First, Catmull emphasizes that most creative works, such as movies, are emergent phenomena, the result of a multiplicity of interacting forces into which we only have limited understanding. Great projects aren’t born, but develop over time, and are inevitably associated with a vast number of false steps and dead-ends.
“Early on, all of our movies suck,” he bluntly writes, acknowledging that this “idea – that all the movies we now think of as brilliant were at one time, terrible – is a hard concept for many to grasp.” Getting from sucking to not sucking is the essence of film development, and requires candid feedback and the willingness to iterate.
Finally: A Business Memoir That Owes More To Nassim Taleb Than To Jack Welch via Forbes.
Creativity, Inc.: Overcoming the Unseen Forces That Stand in the Way of True Inspiration by Ed Catmull (Author), Amy Wallace (Author)
Creativity, Inc. Description
From Ed Catmull, co-founder (with Steve Jobs and John Lasseter) of Pixar Animation Studios, comes an incisive book about creativity in business—sure to appeal to readers of Daniel Pink, Tom Peters, and Chip and Dan Heath. Forbes raves that Creativity, Inc. “just might be the business book ever written.”
Creativity, Inc.is a book for managers who want to lead their employees to new heights, a manual for anyone who strives for originality, and the first-ever, all-access trip into the nerve center of Pixar Animation—into the meetings, postmortems, and “Braintrust” sessions where some of the most successful films in history are made.

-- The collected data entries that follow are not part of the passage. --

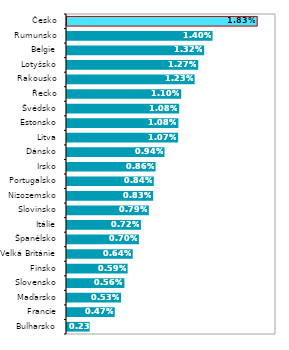
| Category | podíl na HDP |
|---|---|
| Bulharsko | 0.002 |
| Francie | 0.005 |
| Maďarsko | 0.005 |
| Slovensko | 0.006 |
| Finsko | 0.006 |
| Velká Británie | 0.006 |
| Španělsko | 0.007 |
| Itálie | 0.007 |
| Slovinsko | 0.008 |
| Nizozemsko | 0.008 |
| Portugalsko | 0.008 |
| Irsko | 0.009 |
| Dánsko | 0.009 |
| Litva | 0.011 |
| Estonsko | 0.011 |
| Švédsko | 0.011 |
| Řecko | 0.011 |
| Rakousko | 0.012 |
| Lotyšsko | 0.013 |
| Belgie | 0.013 |
| Rumunsko | 0.014 |
| Česko | 0.018 |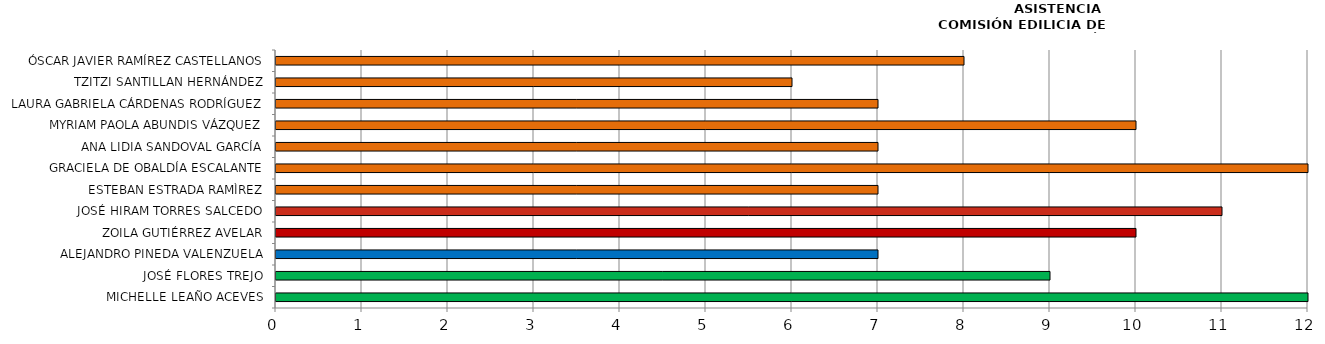
| Category | Series 0 |
|---|---|
| MICHELLE LEAÑO ACEVES | 12 |
| JOSÉ FLORES TREJO | 9 |
| ALEJANDRO PINEDA VALENZUELA | 7 |
| ZOILA GUTIÉRREZ AVELAR | 10 |
| JOSÉ HIRAM TORRES SALCEDO | 11 |
| ESTEBAN ESTRADA RAMÌREZ | 7 |
| GRACIELA DE OBALDÍA ESCALANTE | 12 |
| ANA LIDIA SANDOVAL GARCÍA | 7 |
| MYRIAM PAOLA ABUNDIS VÁZQUEZ | 10 |
| LAURA GABRIELA CÁRDENAS RODRÍGUEZ | 7 |
| TZITZI SANTILLAN HERNÁNDEZ | 6 |
| ÓSCAR JAVIER RAMÍREZ CASTELLANOS | 8 |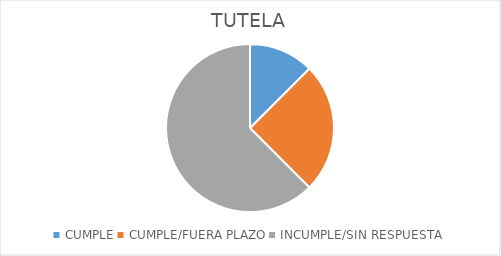
| Category | Series 0 |
|---|---|
| CUMPLE | 1 |
| CUMPLE/FUERA PLAZO | 2 |
| INCUMPLE/SIN RESPUESTA | 5 |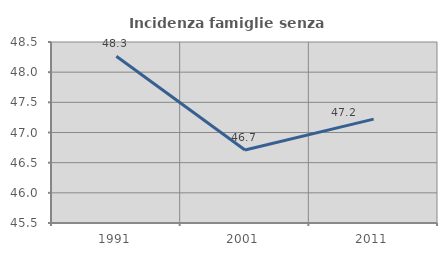
| Category | Incidenza famiglie senza nuclei |
|---|---|
| 1991.0 | 48.263 |
| 2001.0 | 46.711 |
| 2011.0 | 47.222 |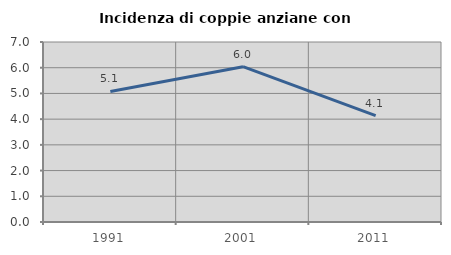
| Category | Incidenza di coppie anziane con figli |
|---|---|
| 1991.0 | 5.078 |
| 2001.0 | 6.04 |
| 2011.0 | 4.14 |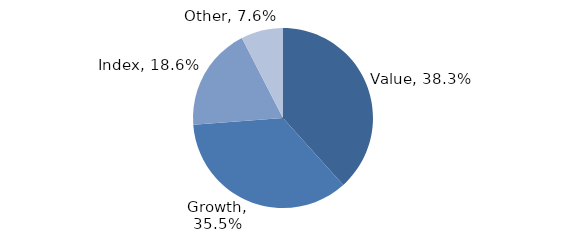
| Category | Investment Style |
|---|---|
| Value | 0.383 |
| Growth | 0.355 |
| Index | 0.186 |
| Other | 0.076 |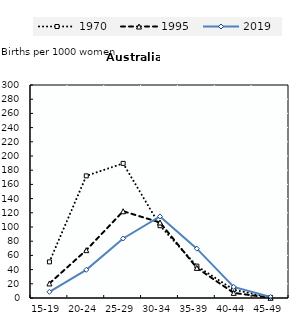
| Category | 1970 | 1995 | 2019 |
|---|---|---|---|
| 15-19 | 50.9 | 20.5 | 8.7 |
| 20-24 | 172 | 67.4 | 39.7 |
| 25-29 | 189.6 | 122.2 | 83.8 |
| 30-34 | 101.8 | 106.4 | 114.9 |
| 35-39 | 44.9 | 42.4 | 69.5 |
| 40-44 | 11.7 | 7.2 | 15.6 |
| 45-49 | 0.8 | 0.3 | 1.3 |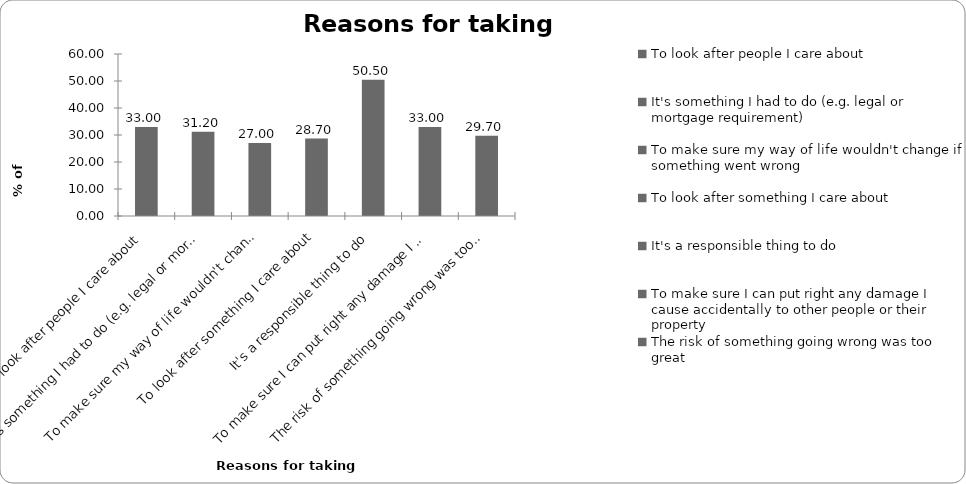
| Category | Reasons for taking insurance |
|---|---|
| To look after people I care about | 33 |
| It's something I had to do (e.g. legal or mortgage requirement) | 31.2 |
| To make sure my way of life wouldn't change if something went wrong | 27 |
| To look after something I care about | 28.7 |
| It's a responsible thing to do | 50.5 |
| To make sure I can put right any damage I cause accidentally to other people or their property | 33 |
| The risk of something going wrong was too great | 29.7 |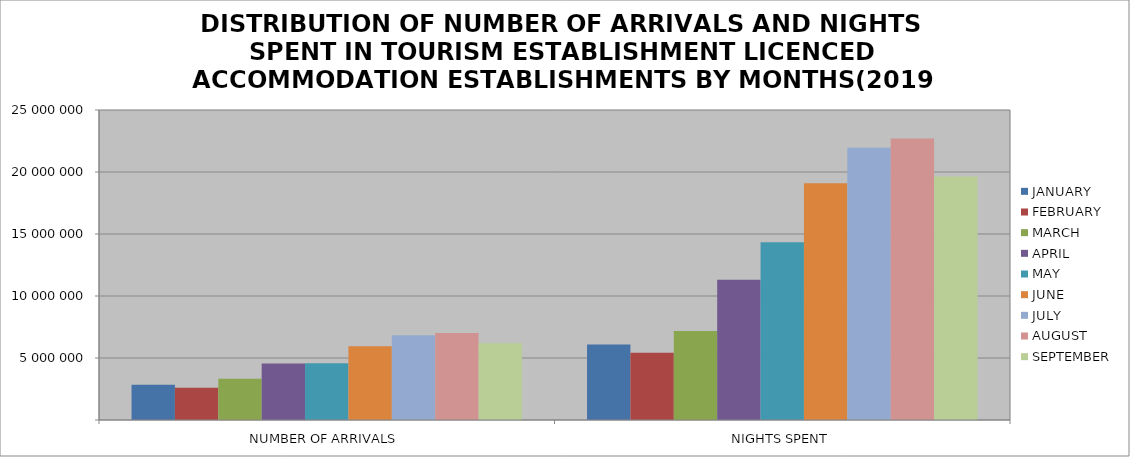
| Category | JANUARY | FEBRUARY | MARCH | APRIL | MAY | JUNE | JULY | AUGUST | SEPTEMBER |
|---|---|---|---|---|---|---|---|---|---|
| NUMBER OF ARRIVALS | 2833509 | 2607189 | 3326719 | 4561709 | 4585981 | 5949977 | 6830740 | 7020795 | 6189605 |
| NIGHTS SPENT | 6098050 | 5425989 | 7182593 | 11302946 | 14338328 | 19092571 | 21955256 | 22706728 | 19635859 |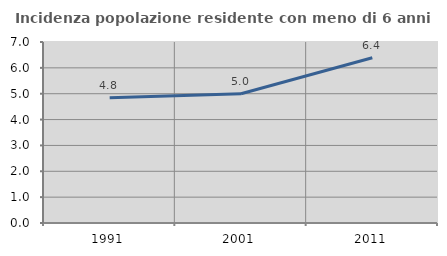
| Category | Incidenza popolazione residente con meno di 6 anni |
|---|---|
| 1991.0 | 4.848 |
| 2001.0 | 5 |
| 2011.0 | 6.389 |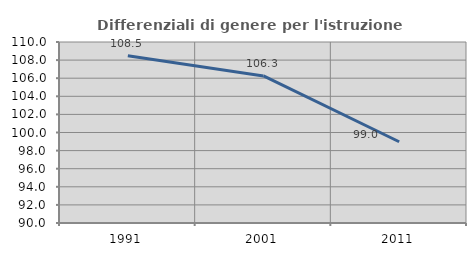
| Category | Differenziali di genere per l'istruzione superiore |
|---|---|
| 1991.0 | 108.475 |
| 2001.0 | 106.25 |
| 2011.0 | 98.98 |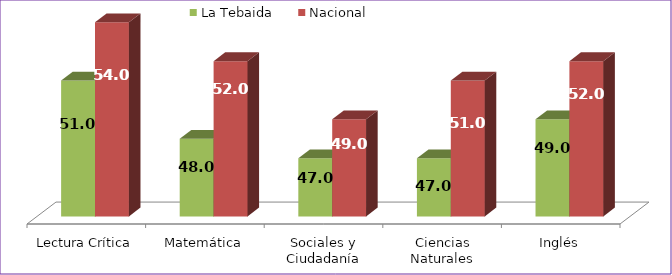
| Category | La Tebaida | Nacional |
|---|---|---|
| Lectura Crítica | 51 | 54 |
| Matemática | 48 | 52 |
| Sociales y Ciudadanía | 47 | 49 |
| Ciencias Naturales | 47 | 51 |
| Inglés | 49 | 52 |

It is, at heart, a book about how to build a creative culture—but it is also, as Pixar co-founder and president Ed Catmull writes, “an expression of the ideas that I believe make the best in us possible.”

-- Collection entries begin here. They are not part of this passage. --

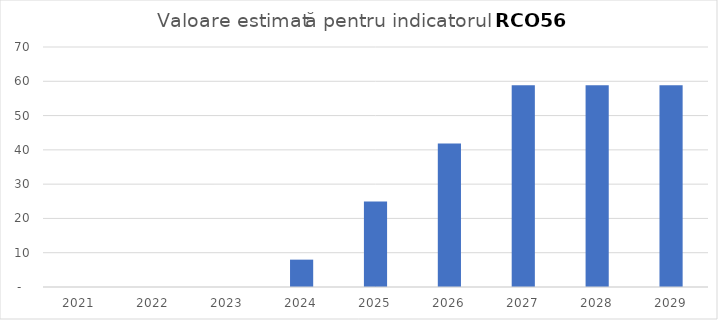
| Category | Series 0 |
|---|---|
| 2021.0 | 0 |
| 2022.0 | 0 |
| 2023.0 | 0 |
| 2024.0 | 7.979 |
| 2025.0 | 24.933 |
| 2026.0 | 41.888 |
| 2027.0 | 58.842 |
| 2028.0 | 58.842 |
| 2029.0 | 58.842 |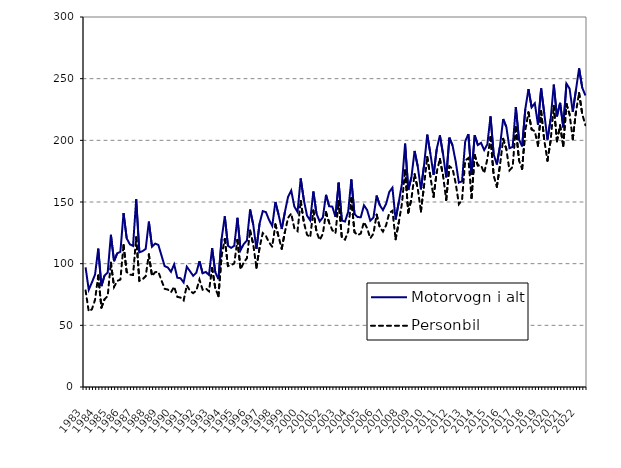
| Category | Motorvogn i alt | Personbil |
|---|---|---|
| 1983.0 | 97 | 78.3 |
| nan | 78.8 | 61.3 |
| nan | 84.8 | 63 |
| nan | 91.2 | 70.8 |
| 1984.0 | 112.2 | 90.4 |
| nan | 81.8 | 64.4 |
| nan | 90.4 | 71.1 |
| nan | 92.9 | 73.9 |
| 1985.0 | 123.4 | 100.8 |
| nan | 102 | 81.1 |
| nan | 108.4 | 86 |
| nan | 109.6 | 87.1 |
| 1986.0 | 141 | 115.2 |
| nan | 120.5 | 93.2 |
| nan | 115.7 | 91.1 |
| nan | 114.4 | 90.8 |
| 1987.0 | 152.2 | 121.3 |
| nan | 109.2 | 86.1 |
| nan | 110.1 | 87.3 |
| nan | 112 | 89.8 |
| 1988.0 | 134.1 | 107.5 |
| nan | 113.7 | 90 |
| nan | 116.3 | 93.1 |
| nan | 115.2 | 93.4 |
| 1989.0 | 106.6 | 86.4 |
| nan | 98 | 79.6 |
| nan | 96.9 | 79 |
| nan | 93.4 | 76.8 |
| 1990.0 | 99.4 | 81.3 |
| nan | 88.6 | 73.1 |
| nan | 88.2 | 72.5 |
| nan | 84.8 | 70.2 |
| 1991.0 | 97.5 | 82.4 |
| nan | 93.9 | 78 |
| nan | 90.2 | 76.1 |
| nan | 92.6 | 78.1 |
| 1992.0 | 102 | 87.1 |
| nan | 92.2 | 78.9 |
| nan | 93.3 | 79.9 |
| nan | 90.8 | 77.6 |
| 1993.0 | 112.6 | 96.5 |
| nan | 93 | 80.1 |
| nan | 87.5 | 73.6 |
| nan | 120.1 | 106.6 |
| 1994.0 | 138.4 | 120 |
| nan | 114.5 | 98.1 |
| nan | 112.8 | 98.8 |
| nan | 114.5 | 100.2 |
| 1995.0 | 137.2 | 119.3 |
| nan | 111 | 95.4 |
| nan | 115.9 | 101 |
| nan | 118.8 | 104.4 |
| 1996.0 | 143.9 | 126.9 |
| nan | 131.6 | 115.7 |
| nan | 112 | 96.7 |
| nan | 132.5 | 113.1 |
| 1997.0 | 142.6 | 124.8 |
| nan | 141.8 | 122.5 |
| nan | 135.4 | 117.3 |
| nan | 130.6 | 113.7 |
| 1998.0 | 150 | 131.9 |
| nan | 139.8 | 122 |
| nan | 128.1 | 112.1 |
| nan | 141.8 | 125.6 |
| 1999.0 | 154.2 | 137.1 |
| nan | 159.3 | 140.7 |
| nan | 146.3 | 128.7 |
| nan | 141.9 | 126.4 |
| 2000.0 | 169.1 | 150.9 |
| nan | 151.5 | 133.4 |
| nan | 139 | 123.5 |
| nan | 135.1 | 121.4 |
| 2001.0 | 158.5 | 143.1 |
| nan | 140.46 | 125.7 |
| nan | 134.24 | 119.2 |
| nan | 137.495 | 124.072 |
| 2002.0 | 155.814 | 141.724 |
| nan | 146.543 | 133.19 |
| nan | 146.231 | 127.141 |
| nan | 137.967 | 124.641 |
| 2003.0 | 165.679 | 150.811 |
| nan | 135.021 | 121.101 |
| nan | 134.111 | 119.491 |
| nan | 142.013 | 125.959 |
| 2004.0 | 168.309 | 153.043 |
| nan | 140.267 | 125.568 |
| nan | 137.77 | 123.121 |
| nan | 137.685 | 124.506 |
| 2005.0 | 147.311 | 133.756 |
| nan | 143.517 | 128.79 |
| nan | 134.783 | 120.571 |
| nan | 137.37 | 124.382 |
| 2006.0 | 155.213 | 139.728 |
| nan | 147.444 | 129.572 |
| nan | 143.451 | 126.006 |
| nan | 148.561 | 131.195 |
| 2007.0 | 158.1 | 141.084 |
| nan | 161.613 | 142.897 |
| nan | 135.821 | 119.753 |
| nan | 149.791 | 133.498 |
| 2008.0 | 164.642 | 148.614 |
| nan | 197.287 | 175.714 |
| nan | 159.718 | 141.407 |
| nan | 170.057 | 152.54 |
| 2009.0 | 191.38 | 172.559 |
| nan | 178.906 | 160.765 |
| nan | 160.234 | 142.312 |
| nan | 179.857 | 163.532 |
| 2010.0 | 204.636 | 186.507 |
| nan | 188.957 | 170.463 |
| nan | 172.077 | 154.156 |
| nan | 192.961 | 174.399 |
| 2011.0 | 204.005 | 184.86 |
| nan | 188.741 | 171.333 |
| nan | 169.934 | 151.694 |
| nan | 202.176 | 178.919 |
| 2012.0 | 195.829 | 177.072 |
| nan | 182.751 | 165.128 |
| nan | 165.73 | 148.242 |
| nan | 166.805 | 151.728 |
| 2013.0 | 199.181 | 183.653 |
| nan | 205.015 | 185.634 |
| nan | 172.044 | 153.21 |
| nan | 204.1 | 188.079 |
| 2014.0 | 196.177 | 179.552 |
| nan | 197.965 | 179.767 |
| nan | 192.105 | 173.474 |
| nan | 196.809 | 184.739 |
| 2015.0 | 219.419 | 202.592 |
| nan | 188.696 | 171.451 |
| nan | 180.388 | 162.297 |
| nan | 195.23 | 179.891 |
| 2016.0 | 217.298 | 201.197 |
| nan | 210.949 | 192.893 |
| nan | 193.648 | 175.642 |
| nan | 194.663 | 178.455 |
| 2017.0 | 227.029 | 210.738 |
| nan | 200.767 | 183.708 |
| nan | 195.059 | 176.766 |
| nan | 225.423 | 208.218 |
| 2018.0 | 241.528 | 222.678 |
| nan | 226.771 | 208.839 |
| nan | 230.044 | 207.395 |
| nan | 212.667 | 195.666 |
| 2019.0 | 242.056 | 223.584 |
| nan | 221.711 | 199.972 |
| nan | 200.668 | 183.518 |
| nan | 216.92 | 199.72 |
| 2020.0 | 245.163 | 227.947 |
| nan | 219.434 | 199.239 |
| nan | 230.409 | 212.039 |
| nan | 210.538 | 195.423 |
| 2021.0 | 246.037 | 229.482 |
| nan | 241.941 | 221.096 |
| nan | 223.162 | 200.95 |
| nan | 240.674 | 222.834 |
| 2022.0 | 258.319 | 238.379 |
| nan | 242.592 | 221.267 |
| nan | 236.373 | 212.275 |

For nearly twenty years, Pixar has dominated the world of animation, producing such beloved films as the Toy Story trilogy, Monsters, Inc., Finding Nemo, The Incredibles, Up, and WALL-E, which have gone on to set box-office records and garner thirty Academy Awards. The joyousness of the storytelling, the inventive plots, the emotional authenticity: In some ways, Pixar movies are an object lesson in what creativity really is. Here, in this book, Catmull reveals the ideals and techniques that have made Pixar so widely admired—and so profitable.
As a young man, Ed Catmull had a dream: to make the first computer-animated movie. He nurtured that dream as a Ph.D. student at the University of Utah, where many computer science pioneers got their start, and then forged a partnership with George Lucas that led, indirectly, to his founding Pixar with Steve Jobs and John Lasseter in 1986. Nine years later, Toy Story was released, changing animation forever. The essential ingredient in that movie’s success—and in the thirteen movies that followed—was the unique environment that Catmull and his colleagues built at Pixar, based on philosophies that protect the creative process and defy convention, such as:
- Give a good idea to a mediocre team, and they will screw it up. But give a mediocre idea to a great team, and they will either fix it or come up with something better.

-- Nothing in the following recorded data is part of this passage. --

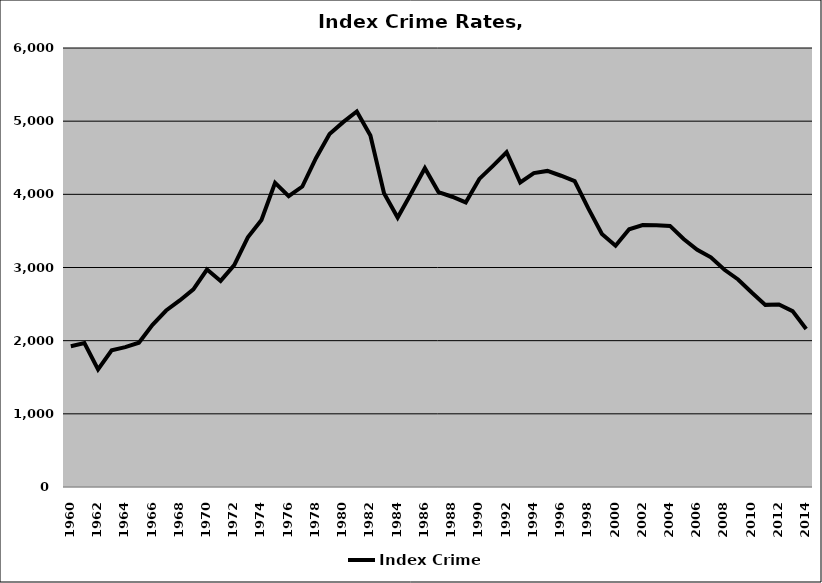
| Category | Index Crime |
|---|---|
| 1960.0 | 1924.161 |
| 1961.0 | 1966.272 |
| 1962.0 | 1607.397 |
| 1963.0 | 1867.656 |
| 1964.0 | 1911.662 |
| 1965.0 | 1972.647 |
| 1966.0 | 2215.502 |
| 1967.0 | 2412.063 |
| 1968.0 | 2549.841 |
| 1969.0 | 2701.562 |
| 1970.0 | 2972.179 |
| 1971.0 | 2816.471 |
| 1972.0 | 3032.174 |
| 1973.0 | 3413.031 |
| 1974.0 | 3650.418 |
| 1975.0 | 4155.882 |
| 1976.0 | 3975.128 |
| 1977.0 | 4106.65 |
| 1978.0 | 4494.575 |
| 1979.0 | 4824 |
| 1980.0 | 4986.417 |
| 1981.0 | 5131.911 |
| 1982.0 | 4803.984 |
| 1983.0 | 4013.813 |
| 1984.0 | 3682.779 |
| 1985.0 | 4015.128 |
| 1986.0 | 4357.199 |
| 1987.0 | 4031.224 |
| 1988.0 | 3967.091 |
| 1989.0 | 3889.053 |
| 1990.0 | 4210.649 |
| 1991.0 | 4388.913 |
| 1992.0 | 4575.107 |
| 1993.0 | 4162.979 |
| 1994.0 | 4289.706 |
| 1995.0 | 4320.208 |
| 1996.0 | 4254.054 |
| 1997.0 | 4180.833 |
| 1998.0 | 3807.692 |
| 1999.0 | 3457.659 |
| 2000.0 | 3298.014 |
| 2001.0 | 3522.402 |
| 2002.0 | 3579.977 |
| 2003.0 | 3577.297 |
| 2004.0 | 3568.386 |
| 2005.0 | 3388.771 |
| 2006.0 | 3242.305 |
| 2007.0 | 3139.453 |
| 2008.0 | 2968.774 |
| 2009.0 | 2836.644 |
| 2010.0 | 2657.436 |
| 2011.0 | 2489.266 |
| 2012.0 | 2494.338 |
| 2013.0 | 2404.055 |
| 2014.0 | 2160.222 |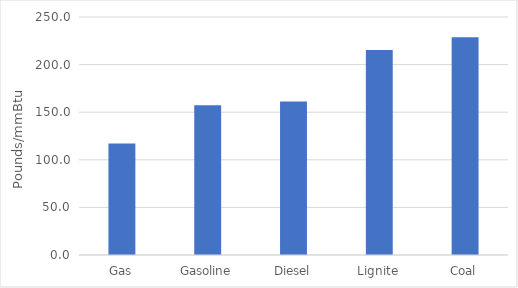
| Category | Pounds per mmBtu |
|---|---|
| Gas | 117 |
| Gasoline | 157.2 |
| Diesel | 161.3 |
| Lignite | 215.4 |
| Coal | 228.6 |

- If you don’t strive to uncover what is unseen and understand its nature, you will be ill prepared to lead.
- It’s not the manager’s job to prevent risks. It’s the manager’s job to make it safe for others to take them.
- The cost of preventing errors is often far greater than the cost of fixing them.
- A company’s communication structure should not mirror its organizational structure. Everybody should be able to talk to anybody.
- Do not assume that general agreement will lead to change—it takes substantial energy to move a group, even when all are on board.